Wednesday, January 13, 2010
Yesterday, I read the decision of the U.S. Court of Appeals for the District of Columbia Circuit in Al-Bihani v. Obama, No 09-5051 (January 5, 2010). Rarely have I been so dismayed by a court's misstatements about the applicability of international law. Al-Bihani is a Yemeni citizen who, by his own admission, was part of a paramilitary group known as the 55th Arab Brigade that was allied with the Taliban. He was captured by the Northern Alliance in Afghanistan and turned over to U.S. forces and is now being detained at Guantanamo Bay. He petitioned the U.S. courts for a writ of habeas corpus, arguing that his detention is not authorized by statute and that the procedures followed in his habeas proceeding were unconstitutional. The Court denied his petition, finding that the U.S. government may detain persons such as Al Bihani who were part of or supported Taliban or Al Qaeda forces or associated forces engage in hostilities against the U.S. and its coalition partners.
In making his arguments, Al-Bihani relied in part on international law, especially the Geneva Conventions on the Laws of War, to which the United States is a party. The Court flatly rejected the applicability of international law stating: "Before considering [Al-Bihani's] arguments in detail, we note that all of them rely heavily on the premise that the war powers granted by the AUMF [Authorization for the Use of Military Force], and other statutes are limited by the international laws of war. This premise is mistaken."
Actually, it is the Court that is mistaken.
As the U.S. Supreme Court found in the earlier detainee cases of Hamdi and Hamdan, the President's power to convene military commissions is most definitely limited by international law, especially the Geneva Conventions. The Al-Bihani Court goes on to state that "the international laws of war as a whole have not been implemented domestically by Congress and are therefore not a source of authority for U.S. courts. . .therefore while the international laws of war are helpful to courts, [they] lack controlling legal force."
This statement is also mistaken.
The Geneva Conventions are part of the Supreme Law of the Land under Article VI of the U.S. Constitution and are equally authoritative as U.S. statutes (see Whitney v. Robinson).
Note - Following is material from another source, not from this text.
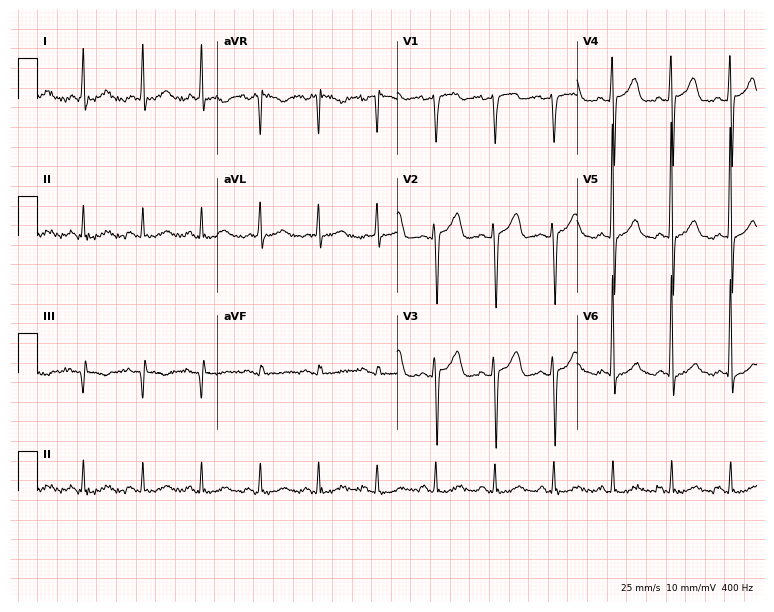
Electrocardiogram (7.3-second recording at 400 Hz), a 65-year-old male patient. Of the six screened findings (first-degree AV block, right bundle branch block (RBBB), left bundle branch block (LBBB), sinus bradycardia, atrial fibrillation (AF), sinus tachycardia), none is recorded. Findings outside these six are not listed.
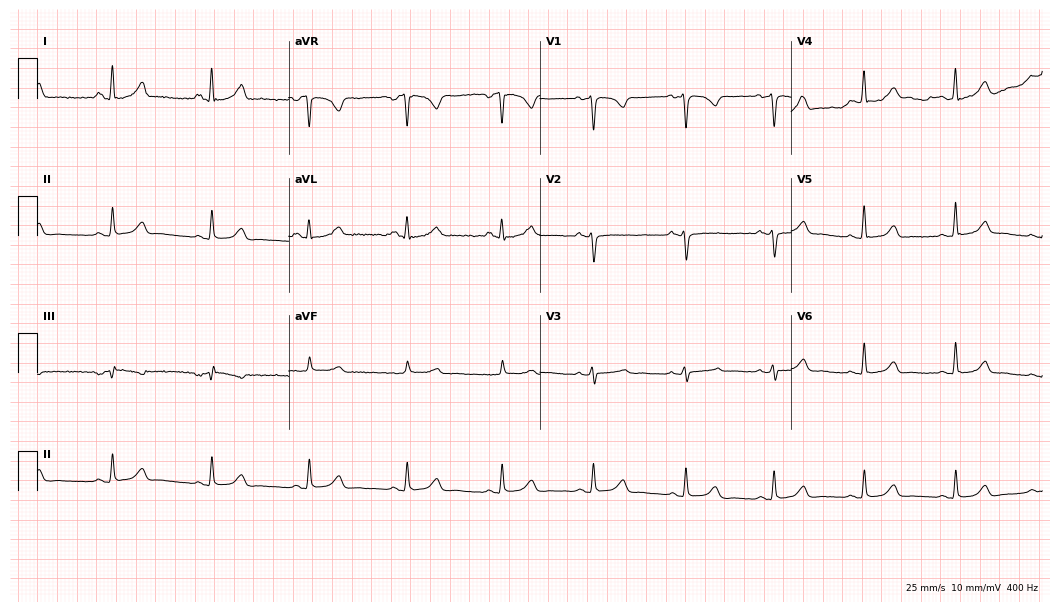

Moreover, much of the international law of war has been implemented domestically by the Uniform Code of Military Justice (UCMJ), as the Supreme Court has also noted in its earlier detainee decisions. The Al-Bihani Court further states that the "international laws of war are not a fixed code" and cites to section 102 of the Restatement (Third) of Foreign Relations Law of the United States for support.
A major problem with this part of the Court's analysis is that the portion of the Restatement relied upon by the Court describes customary international law, not treaty law such as the Geneva Conventions and is therefore inapplicable.
The U.S. Court of Appeals for the District of Columbia may be correct that Al-Bihani is among those Congress authorized the President to detain given his admitted involvement with the 55th Arab Brigade. However, the Court's misunderstanding of the role of international law is extremely discouraging to say the least.